Airflow was designed for an enterprise setup where you need to do things like “analyze the day’s log files and dump the results into a database”. What this means in Airflow terms is that you have a single DAG that runs every day (or on whatever schedule you want). This doesn’t really work for my data. I need to be able to run a DAG whenever I want with the appropriate parameters for that run.
I don’t want to re-hash topics covered in the wonderful Airflow tutorial, so I’m going to pickup where it left off.
There are a few features of Airflow’s DAG’s that will let us do this.
First, instead of running DAGs are regular schedule, we can set the schedule_interval
argument to None
or @once
.
dag = DAG(dag_id,
default_args=default_args,
schedule_interval='@once',
)
With schedule_interval=None
, you’ll need to manually run the dag at the command line with airflow trigger_dag dag_id
when you are ready. If you are comfortable with the DAG getting run immediately, @once'
Second, since DAGs are defined as instances of DAG objects, we can generate them dynamically. For example, we can list the dag_ids in a text file and loop over it.
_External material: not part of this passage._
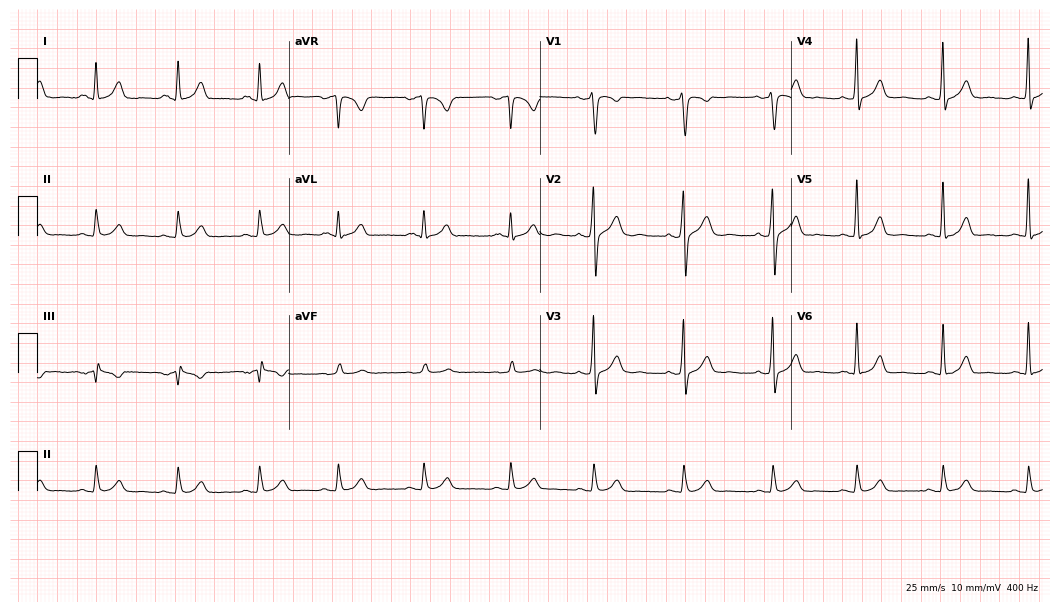
Electrocardiogram (10.2-second recording at 400 Hz), a 30-year-old male patient. Overall reading on record: normal ECG.
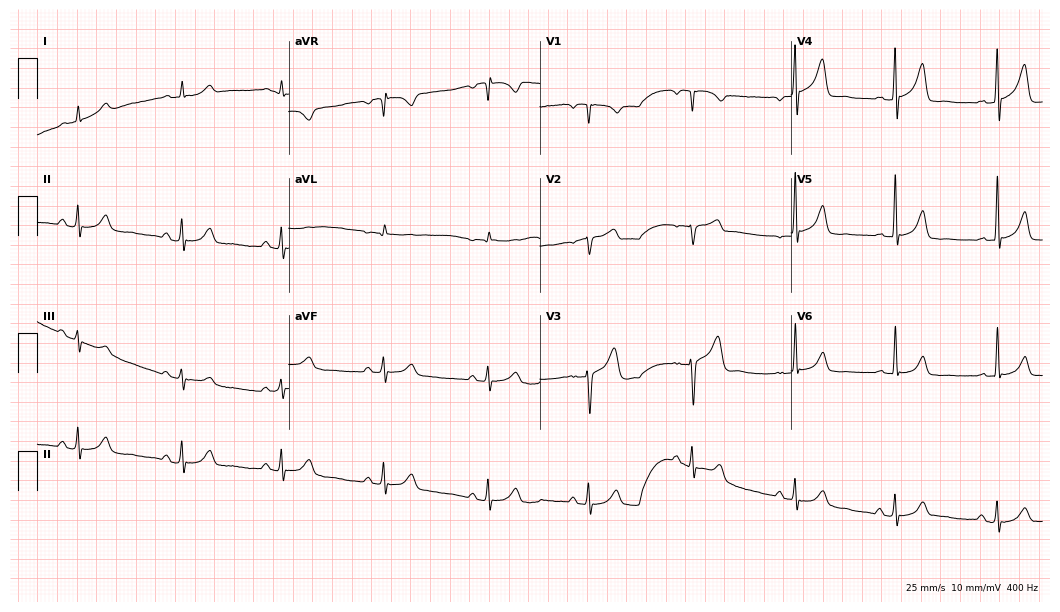
ECG (10.2-second recording at 400 Hz) — a 64-year-old man. Labelled as a normal ECG.

Adding a new dag is as easy as appending a new line to the batches.txt file.
with open('batches.txt','r') as f:
for line in f:
dag_id = line.strip()
dag = DAG(dag_id,
default_args=default_args,
schedule_interval='@once',
)
…
globals()[dag_id] = dag
For the example above, I iterated over a list of dag_ids, which is fairly boring. But you can see that it would not be hard to iterate over any set of parameters needed for a pipeline. For example, in my pipeline, I have two parameters: BLOCK
identifies the batch that I want to process; it is used as the dag_id
(because it is unique) and to set paths. OMIT
is a list of my recording channels that I need to omit from the analysis & it’s a necessary parameter for Step 1.
Thus, I have file with BLOCK and OMIT separated by a tab.
Pen03_Rgt_AP2350_ML1400__Site04_Z2023__B957_cat_P03_S04_Epc17-18 Port_20,Port_21,Port_2,Port_23,Port_32,Port_29
Pen03_Rgt_AP2350_ML1400__Site04_Z2023__B957_cat_P03_S04_Epc29-33 Port_20,Port_21,Port_2,Port_23,Port_32,Port_29
Pen01_Lft_AP2500_ML1350__Site05_Z1536__B997_cat_P01_S05_Epc01-04 Port_16,Port_22,Port_30,Port_27,Port_28,Port_32,Port_29,Port_12,Port_31
And I can generate DAGs by crunching this file.
with open('/home/jkiggins/airflow/dags/blocks.tsv','r') as f:
for line in f:
args = line.strip().split()
if len(args) < 2:
continue
BLOCK = args[0]
OMIT = args[1]
dag = DAG(BLOCK,
default_args=default_args,
schedule_interval='@once',
)
make_kwd_task = BashOperator(
task_id='make_kwd',
pool='RAM',
bash_command=make_kwd_command,
params={'source_dir': '/home/jkiggins/data/mat/' % BLOCK,
'target_dir': '/home/jkiggins/data/phy/' % BLOCK,
'omit': OMIT},
dag=dag)
phy_task = BashOperator(
task_id='phy_spikesort',
pool='CPU',
bash_command=sort_spikes_command,
params={'target_dir': '/home/jkiggins/data/phy/' % BLOCK},
dag=dag
phy_task.set_upstream(make_kwd_task)
…
Now that the whole lab is using it, it takes a bit of care not to step on each other’s toes. Airflow looks for dags in a shared folder (which we should probably put under version control). We’re basically just using one file per person/project. In addition to the RAM and CPU pools, we have a GPU pool for my labmates doing deep learning.